### Your task
Repeat each entry below exactly, omitting any picture it holds.

——

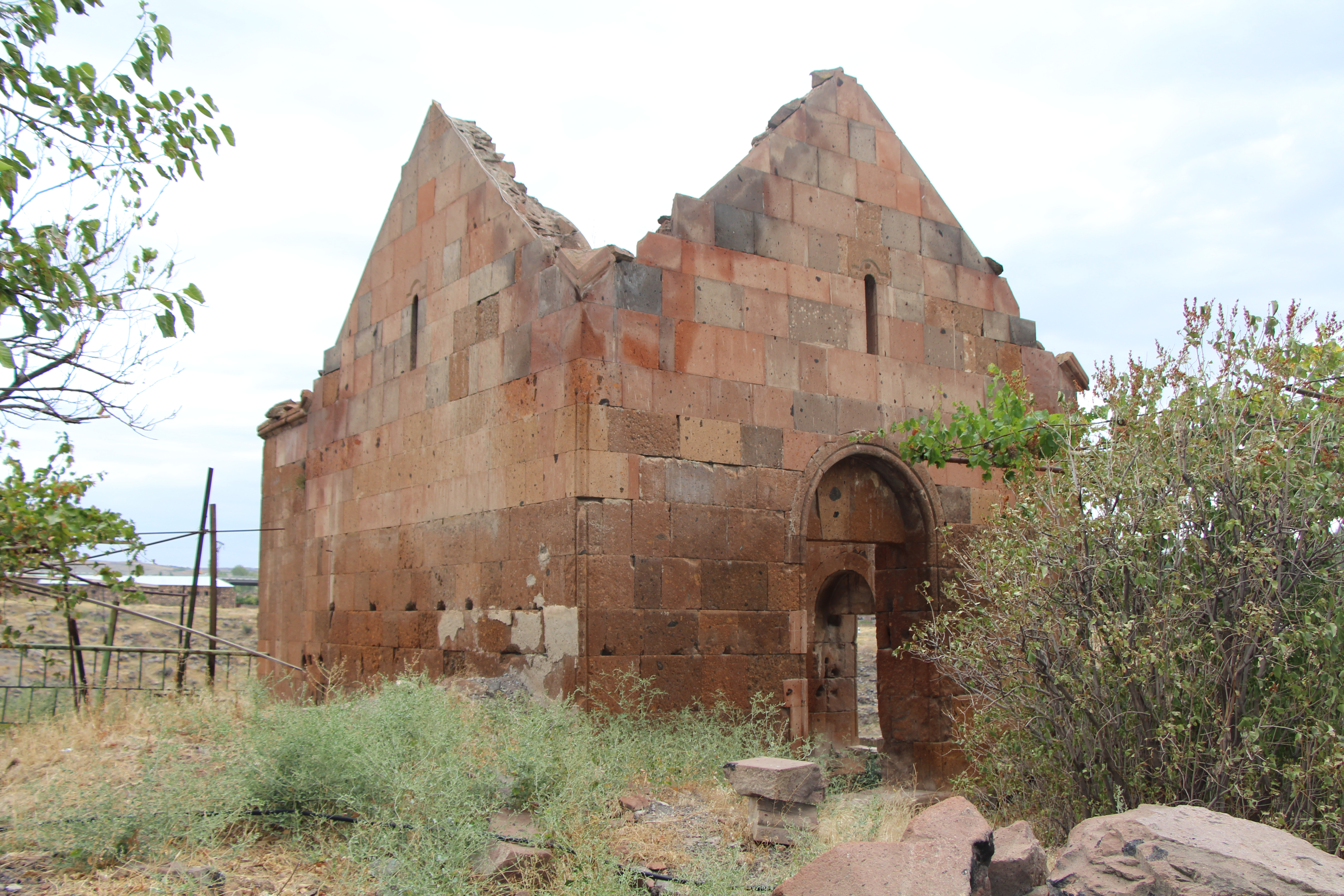 Աշտարակ, Արագածոտնի մարզ, ԵԿԵՂԵՑԻ ՍՊԻՏԱԿԱՎՈՐ 13 դ. ք.մ., Բերդաթաղում 2.1/19 կիրճի եզրին, կիսավեր 1/19
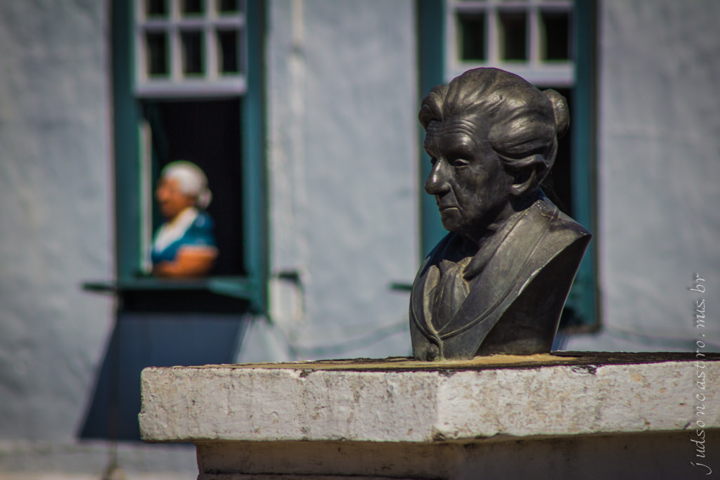 Bustos da poetisa Cora Coralina em frente ao Museu Casa de Cora - Cidade de Goiás.
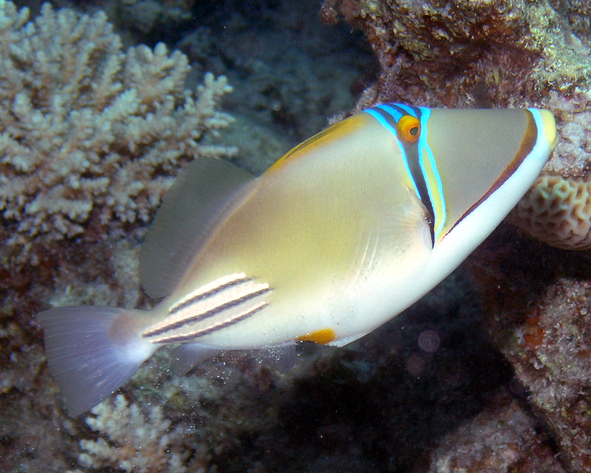 Rotmeer-Picassodrückerfisch (Rhinecanthus assasi)
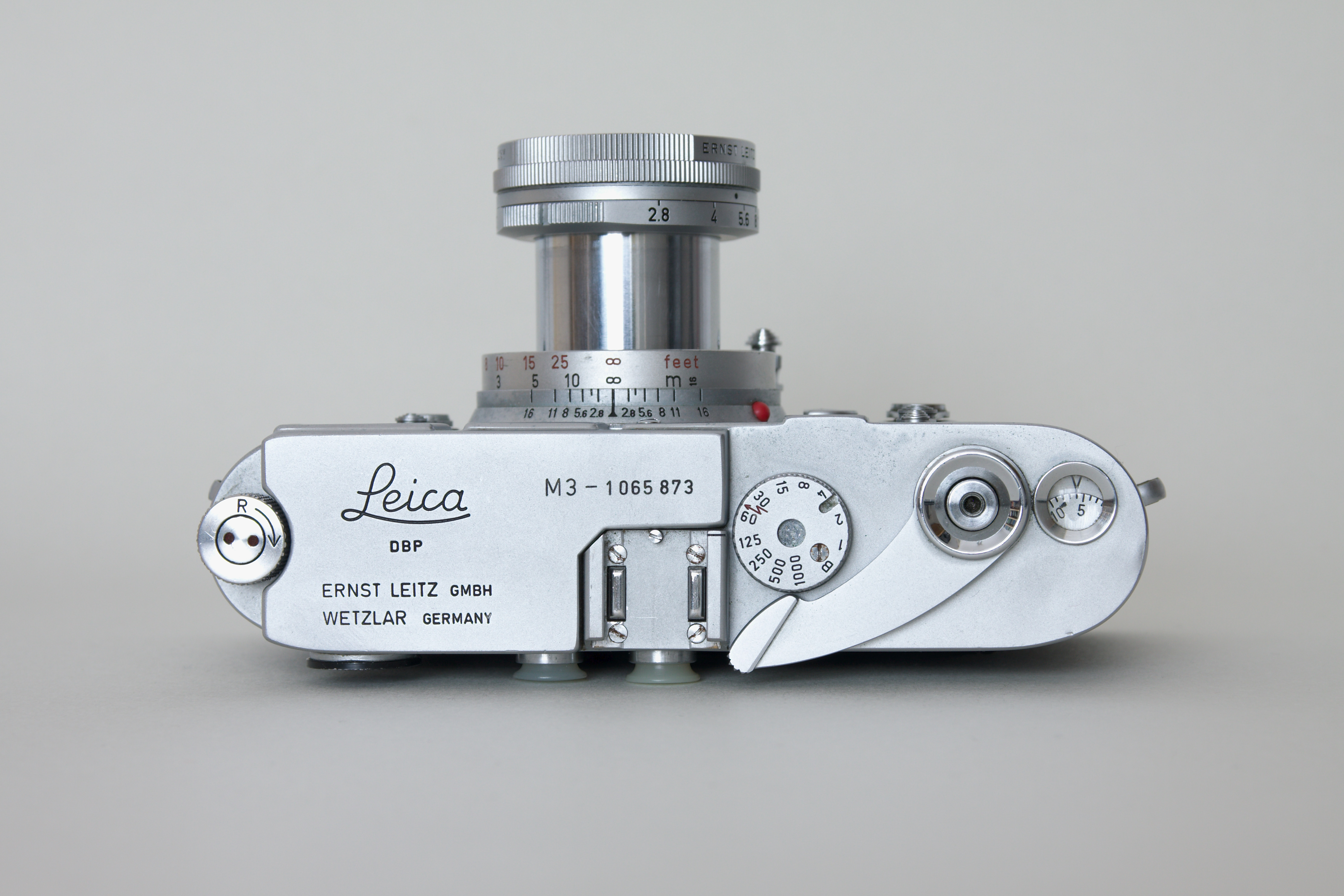 Leica M3 & Elmar 50mm f/2.8
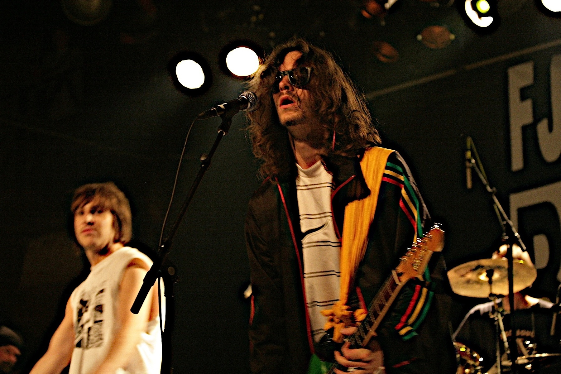 Fjorden Baby!
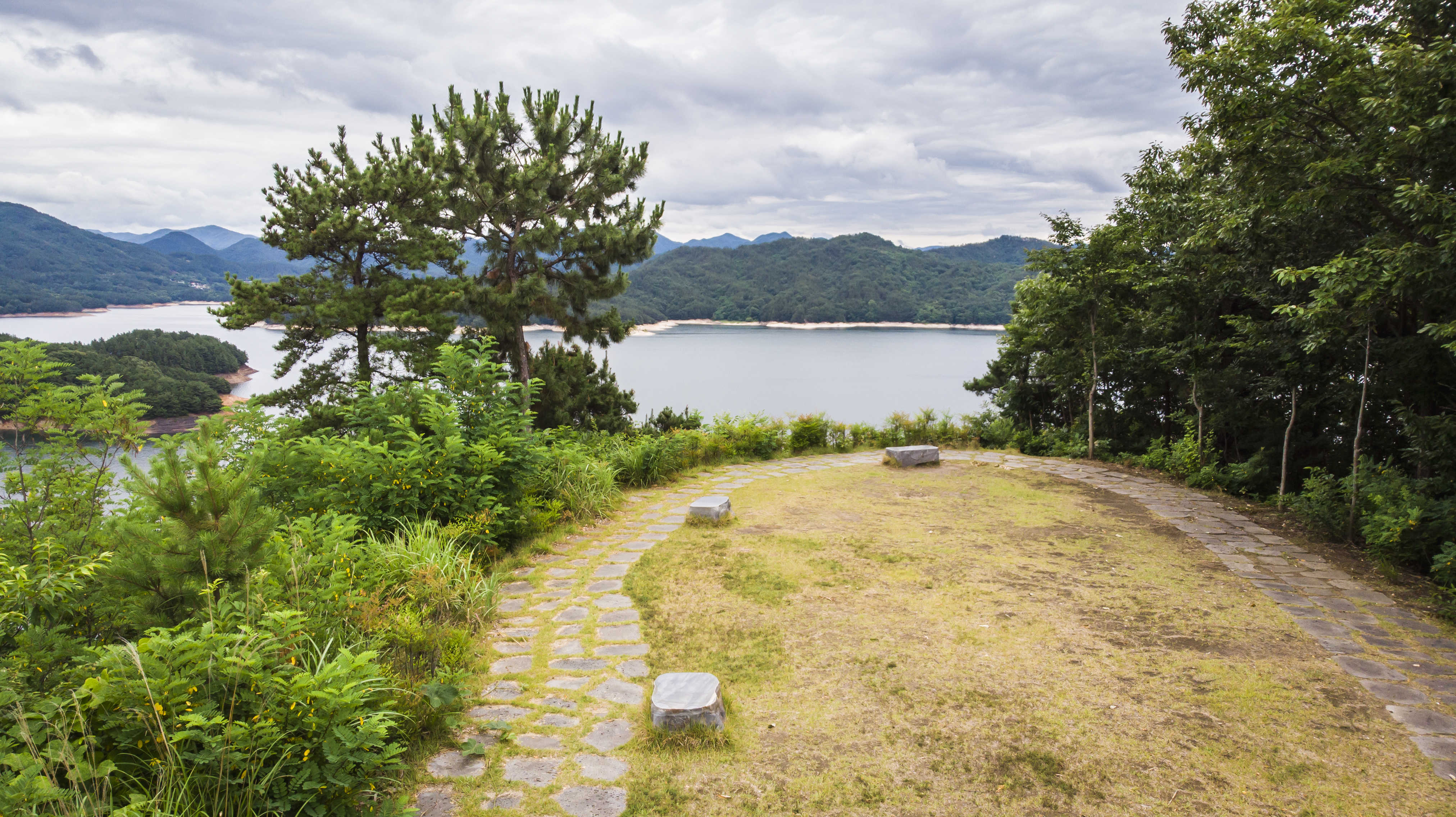 대청호오백리길 3구간_4

——

### Answer
 Աշտարակ, Արագածոտնի մարզ, ԵԿԵՂԵՑԻ ՍՊԻՏԱԿԱՎՈՐ 13 դ. ք.մ., Բերդաթաղում 2.1/19 կիրճի եզրին, կիսավեր 1/19
 Bustos da poetisa Cora Coralina em frente ao Museu Casa de Cora - Cidade de Goiás.
 Rotmeer-Picassodrückerfisch (Rhinecanthus assasi)
 Leica M3 & Elmar 50mm f/2.8
 Fjorden Baby!
 대청호오백리길 3구간_4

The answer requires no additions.